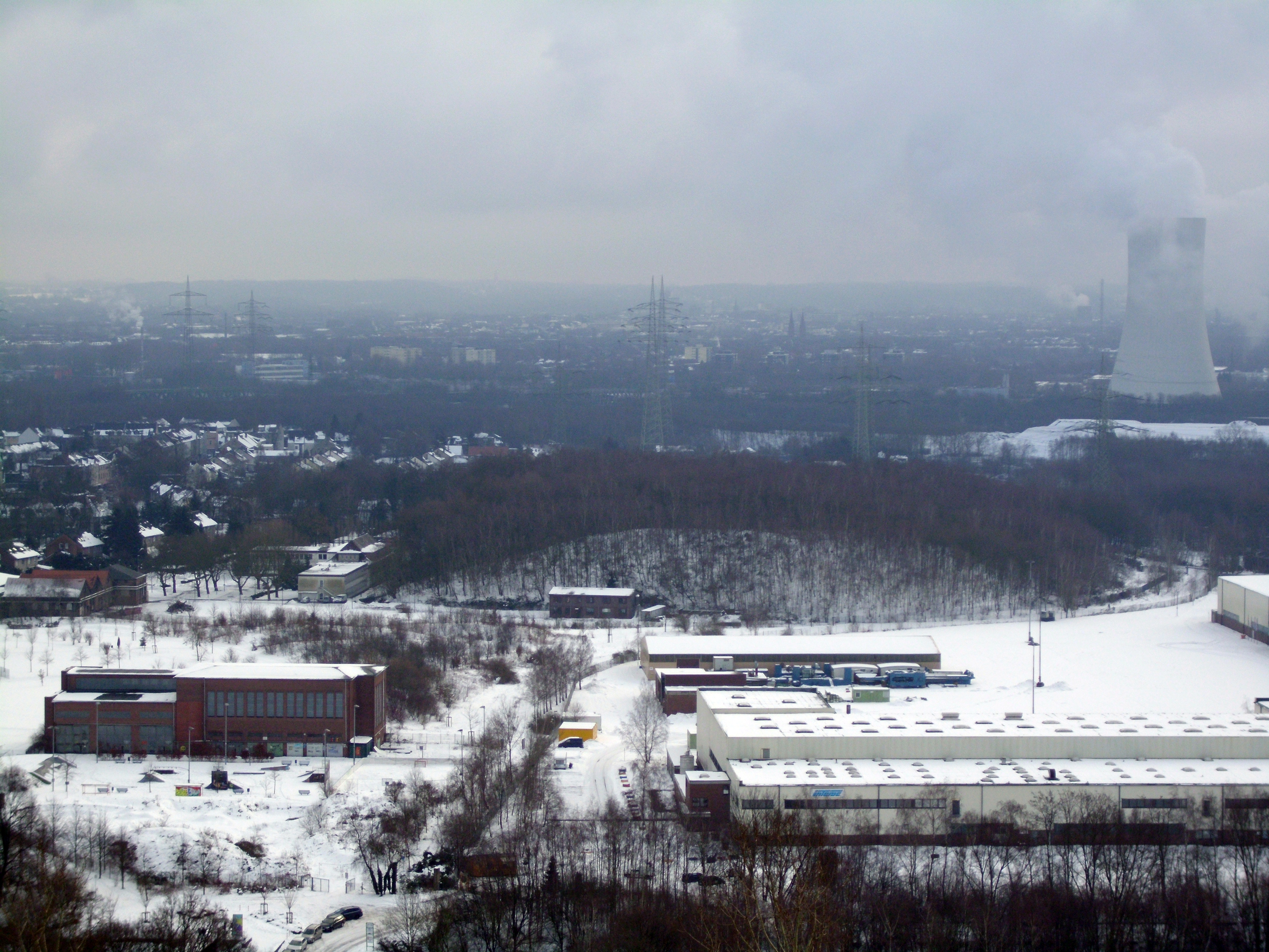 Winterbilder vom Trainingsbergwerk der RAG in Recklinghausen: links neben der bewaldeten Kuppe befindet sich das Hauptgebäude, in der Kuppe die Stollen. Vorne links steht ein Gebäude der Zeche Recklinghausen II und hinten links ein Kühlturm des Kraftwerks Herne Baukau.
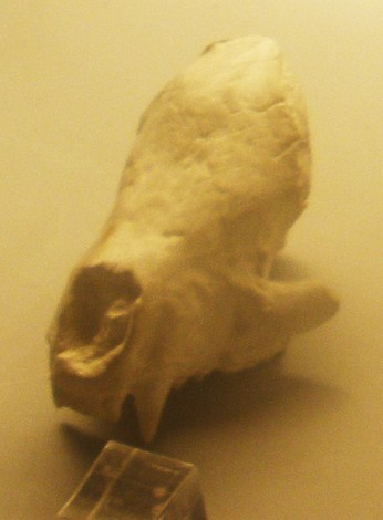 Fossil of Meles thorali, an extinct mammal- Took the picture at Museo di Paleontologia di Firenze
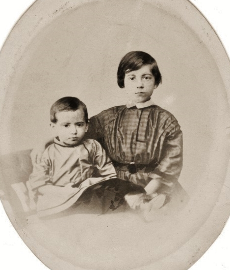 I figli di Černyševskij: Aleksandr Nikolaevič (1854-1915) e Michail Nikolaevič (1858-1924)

• **Task brief**: All of the lines above must be repeated without alteration, though the pictures are to be excluded.

• **Your solution**:
 Winterbilder vom Trainingsbergwerk der RAG in Recklinghausen: links neben der bewaldeten Kuppe befindet sich das Hauptgebäude, in der Kuppe die Stollen. Vorne links steht ein Gebäude der Zeche Recklinghausen II und hinten links ein Kühlturm des Kraftwerks Herne Baukau.
 Fossil of Meles thorali, an extinct mammal- Took the picture at Museo di Paleontologia di Firenze
 I figli di Černyševskij: Aleksandr Nikolaevič (1854-1915) e Michail Nikolaevič (1858-1924)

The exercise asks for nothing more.